• YOUR GOAL
Your task is to return the listing below word for word, without any of its images.
---
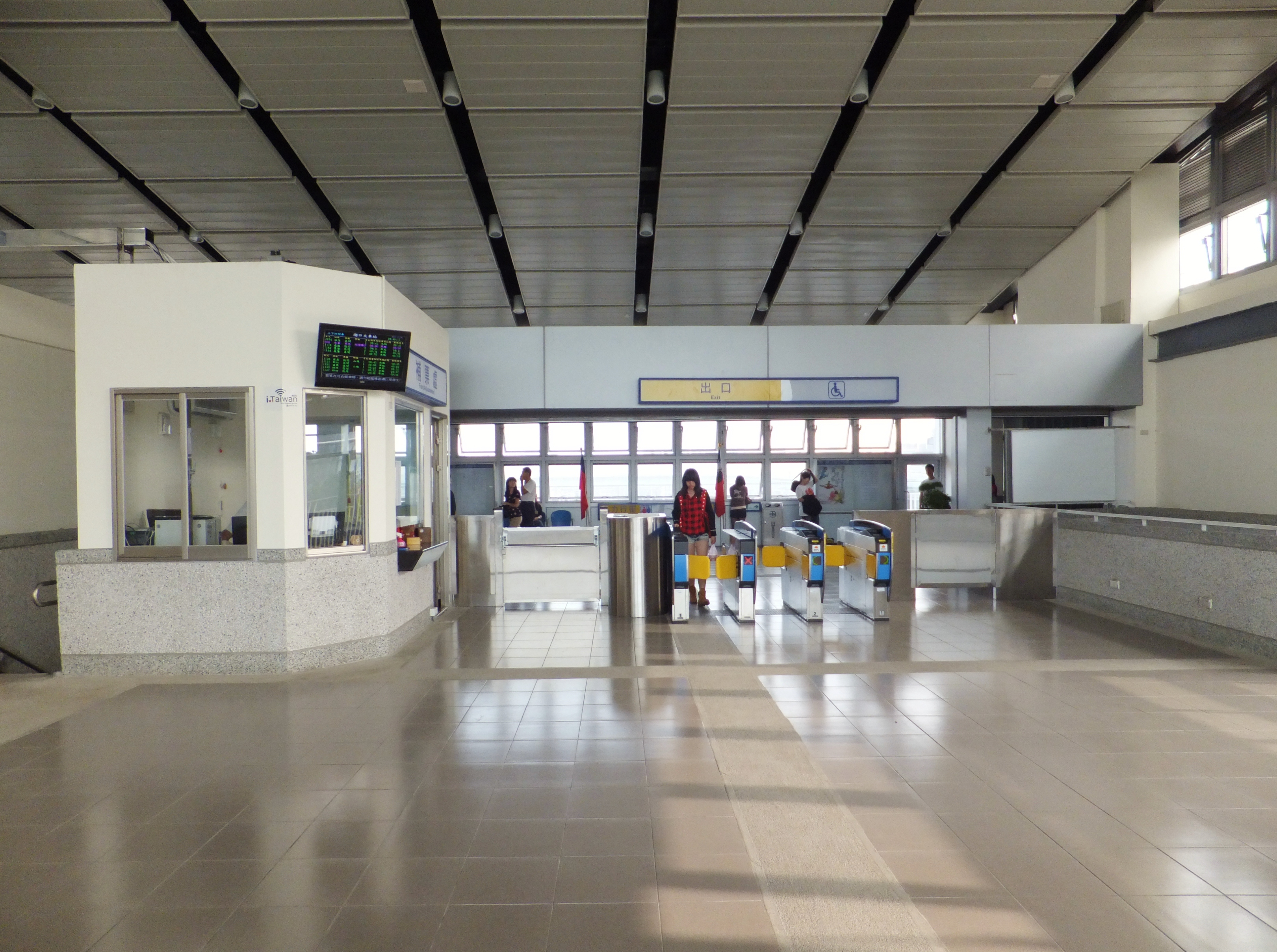 臺鐵湖口站三樓驗票閘門與穿堂。
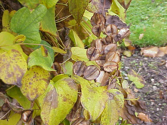 Species: Dioscorea balcanica Family: Dioscoreaceae Image No. 1
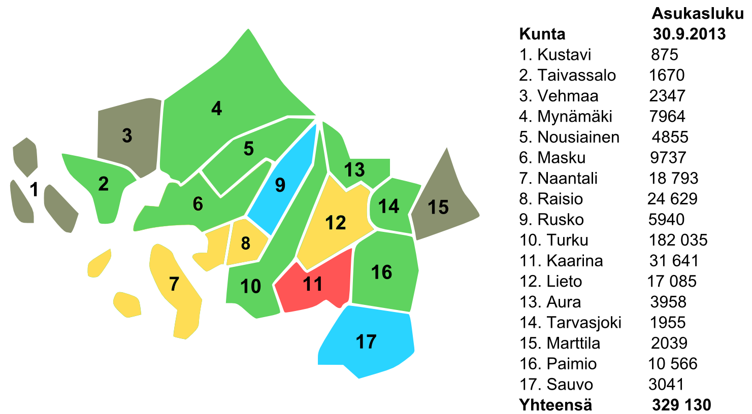 suomi (fi): Turun kaupunkiseudun kuntajakoselvitys Kuntajakoselvityksen status Kunta halukas osallistumaan kuntajakoselvitykseen Kunta jättänyt asian toistaiseksi pöydälle Kunta ei ole vielä käsitellyt asiaa Kunta voi halutessaan osallistua selvitykseen vapaaehtoisesti Kunta kieltäytynyt kuntajakoselvitykseen osallistumisesta
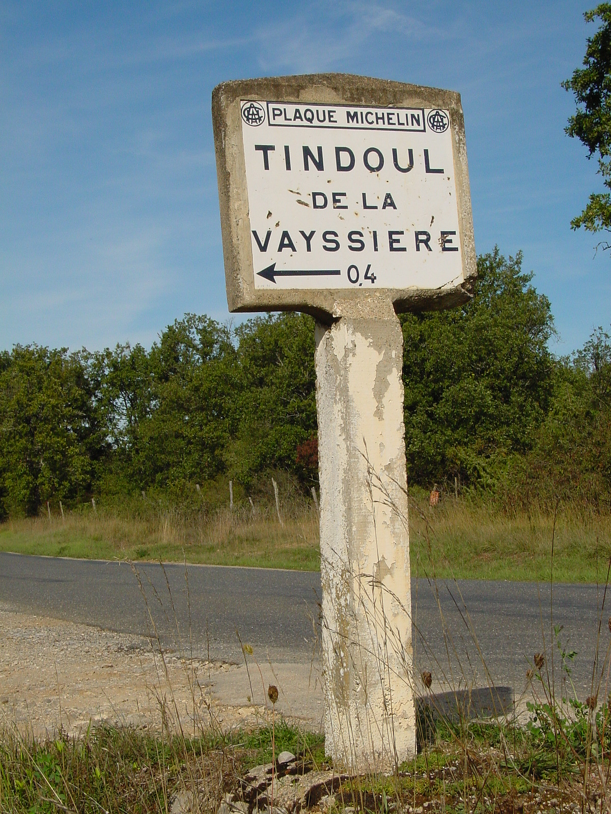 Borne de signalisation Michelin au bord de la D 904 en Aveyron indiquant aux touristes la direction à prendre pour aller voir le tindoul (= trou) de la Vayssière.
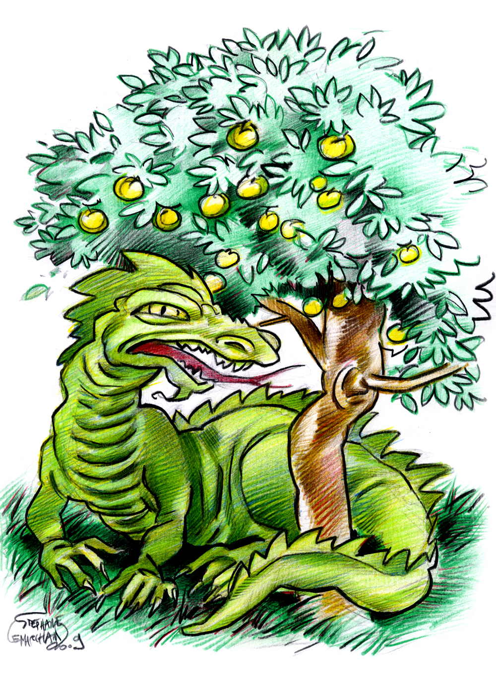 Drako sub orpomujo
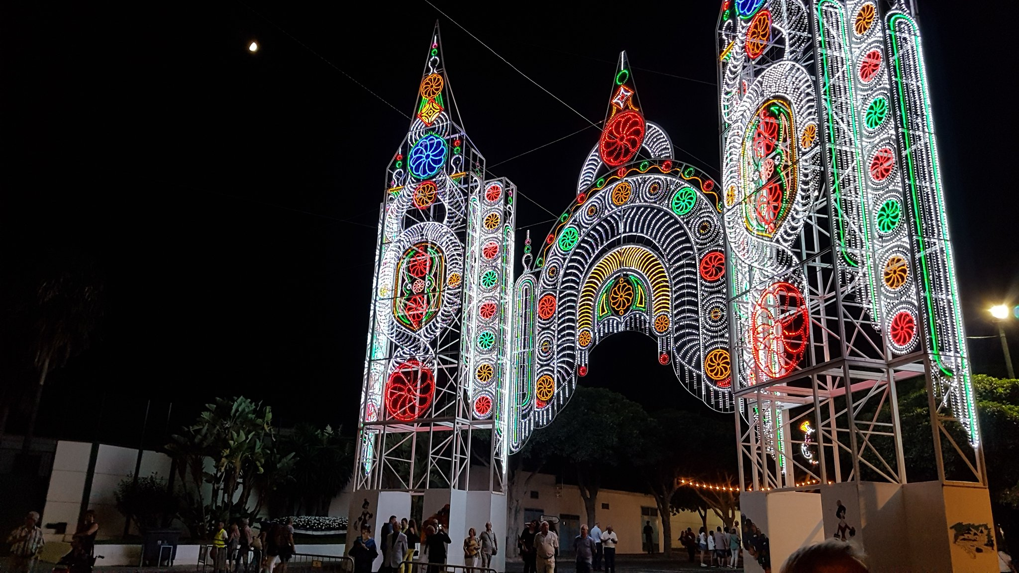 Feria Torremolinos, 2017
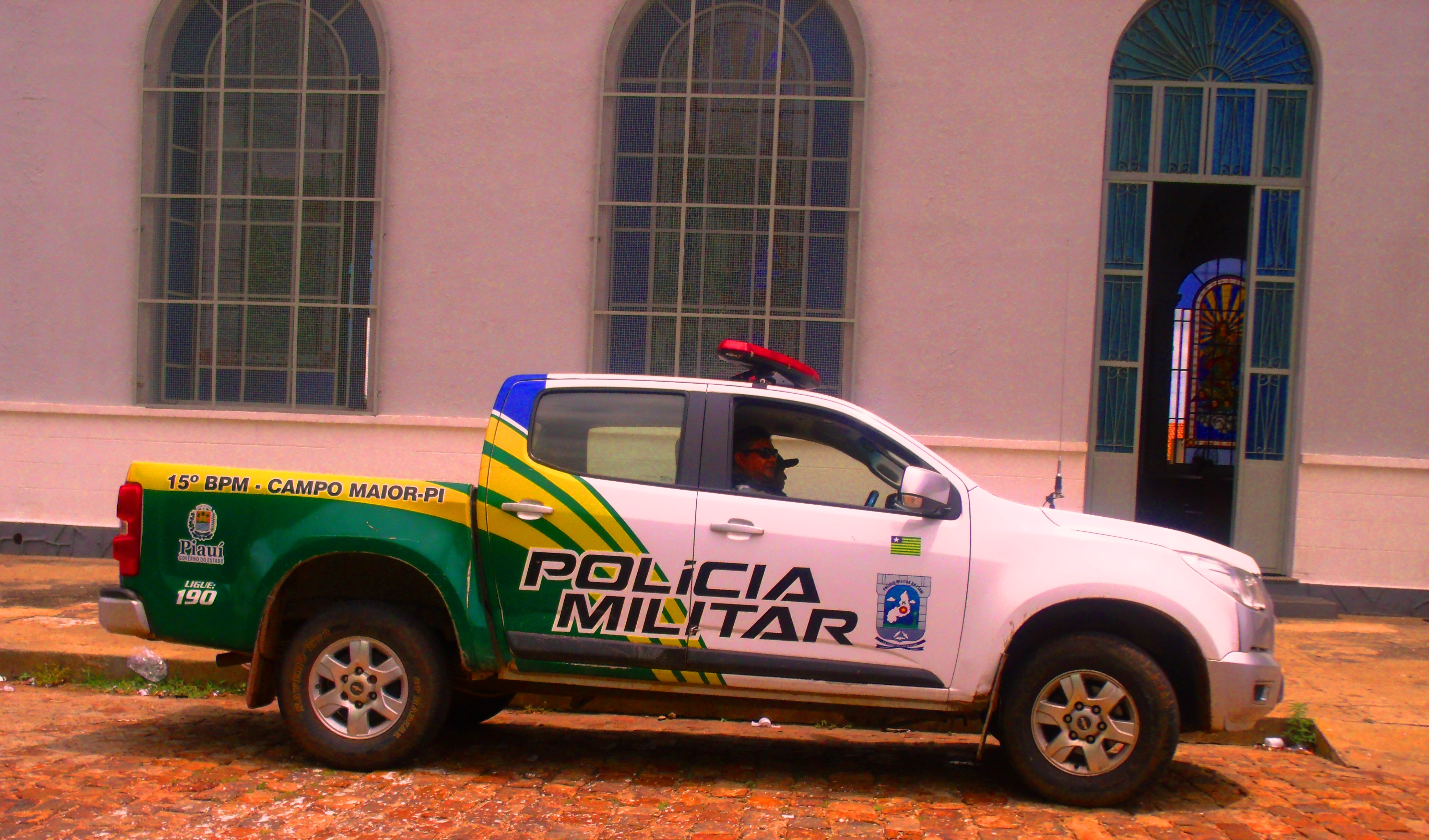 Imagem de um automóvel da Polícia Militar do Piauí.
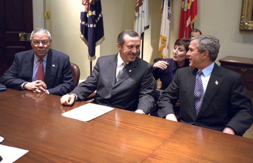 Erdogan en compagnie du président George Bush
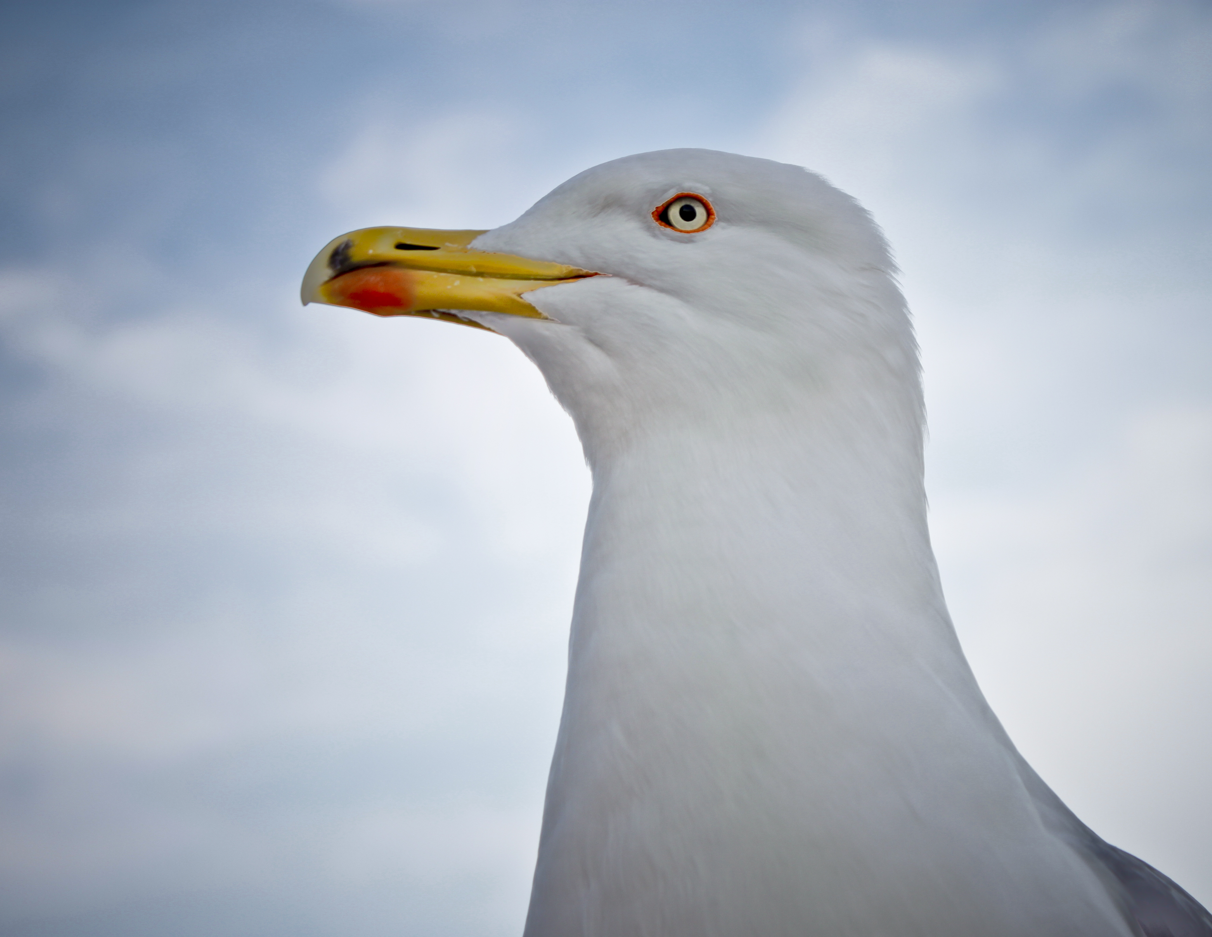 Larus michahellis. Fotografia di Gabriele Altimari
---
• ANSWER BELOW
 臺鐵湖口站三樓驗票閘門與穿堂。
 Species: Dioscorea balcanica Family: Dioscoreaceae Image No. 1
 suomi (fi): Turun kaupunkiseudun kuntajakoselvitys Kuntajakoselvityksen status Kunta halukas osallistumaan kuntajakoselvitykseen Kunta jättänyt asian toistaiseksi pöydälle Kunta ei ole vielä käsitellyt asiaa Kunta voi halutessaan osallistua selvitykseen vapaaehtoisesti Kunta kieltäytynyt kuntajakoselvitykseen osallistumisesta
 Borne de signalisation Michelin au bord de la D 904 en Aveyron indiquant aux touristes la direction à prendre pour aller voir le tindoul (= trou) de la Vayssière.
 Drako sub orpomujo
 Feria Torremolinos, 2017
 Imagem de um automóvel da Polícia Militar do Piauí.
 Erdogan en compagnie du président George Bush
 Larus michahellis. Fotografia di Gabriele Altimari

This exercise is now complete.